Summary of Application:
Applicant requests an order to permit, subject to shareholder approval, the Applicant to adopt an incentive compensation plan.
Filing Dates:
The application was filed on June 24, 2019, and amended on October 17, 2019, and January 21, 2020.
Hearing or Notification of Hearing:
An order granting the requested relief will be issued unless the Commission orders a hearing. Interested persons may request a hearing by writing to the Commission's Secretary and serving Applicant with a copy of the request, personally or by mail. Hearing requests should be received by the Commission by 5:30 p.m. on April 7, 2020 and should be accompanied by proof of service on Applicant, in the form of an affidavit or, for lawyers, a certificate of service. Pursuant to rule 0-5 under the Act, hearing requests should state the nature of the writer's interest, any facts bearing upon the desirability of a hearing on the matter, the reason for the request, and the issues contested. Persons who wish to be notified of a hearing may request notification by writing to the Commission's Secretary.
ADDRESSES:
Secretary, U.S. Securities and Exchange Commission, 100 F Street NE, Washington, DC 20549-1090. Applicant: Robert J. Michel, Chief Financial Officer, Daxor Corporation, 350 Fifth Avenue, Suite 4740, New York, NY 10118.

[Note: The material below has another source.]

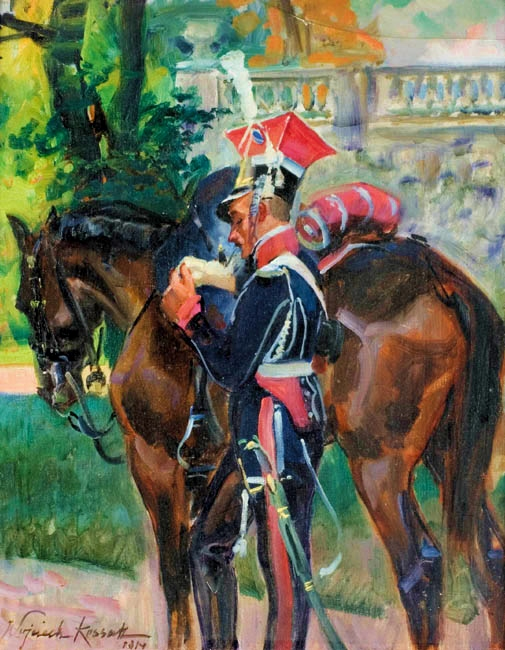 Uhlan avec son cheval, huile sur toile, 51 x 40,5 cm. Un lancier polonais de la Garde fumant sa pipe aux côtés de son cheval. L'aiguillette portée à gauche indique que la scène se passe après la campagne d'Autriche de 1809, à l'issue de laquelle le régiment des chevau-légers polonais de la Garde est doté de la lance.
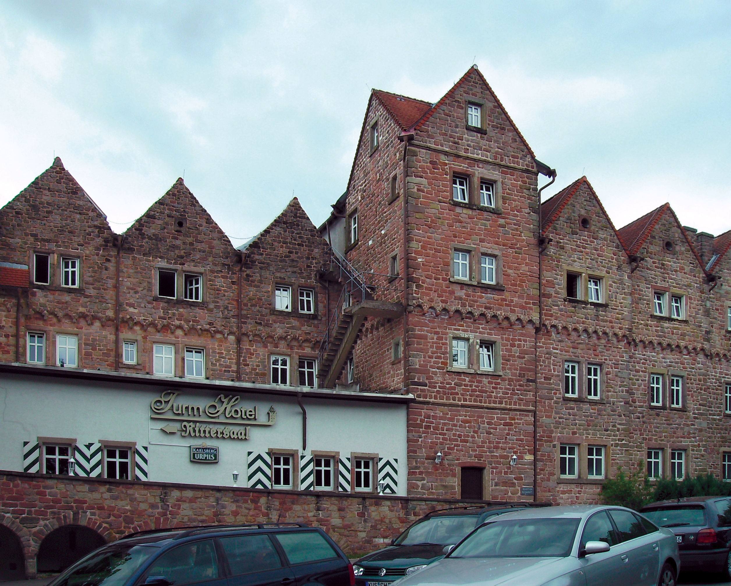 Potzberg: "Schloss" mit Hotel-Restaurant Licensing thumb|Original Uploaded with Reworkhelper thumb|Original Uploaded with Reworkhelper

FOR FURTHER INFORMATION CONTACT:
Kyle R. Ahlgren, Senior Counsel, at (202) 551-6857, or David P. Nicolardi, Branch Chief, at (202) 551-6467 (Division of Investment Management, Chief Counsel's Office).
SUPPLEMENTARY INFORMATION:
The following is a summary of the application. The complete application may be obtained via the Commission's website by searching for the file number or an Applicant using the “Company” name box, at http://www.sec.gov/search/search.htm or by calling (202) 551-8090.

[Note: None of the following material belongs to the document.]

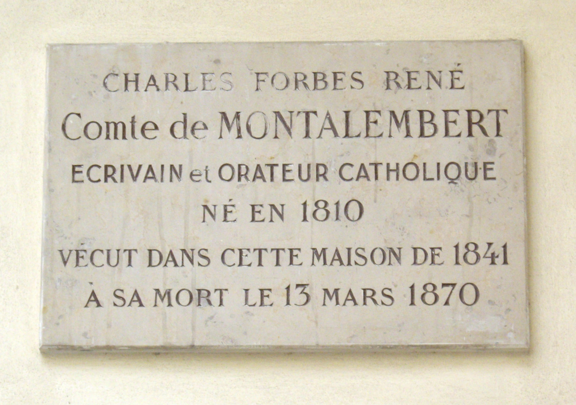 Plaque commémorative, 5 impasse de Valmy, Paris 7e. « Charles Forbes René, comte de Montalembert, écrivain et orateur catholique, né en 1810, vécut dans cette maison de 1841 à sa mort, le 13 mars 1870. »

Applicant's Representations
1. Applicant, a New York corporation, is an investment company with medical instrumentation and biotechnology operations. Applicant is registered under the Act as an internally-managed, closed-end management investment company.
2. Applicant has six directors, four of whom are not “interested persons” of the company as defined in section 2(a)(19) of the Act (“Non-Interested Directors”), and fifteen employees.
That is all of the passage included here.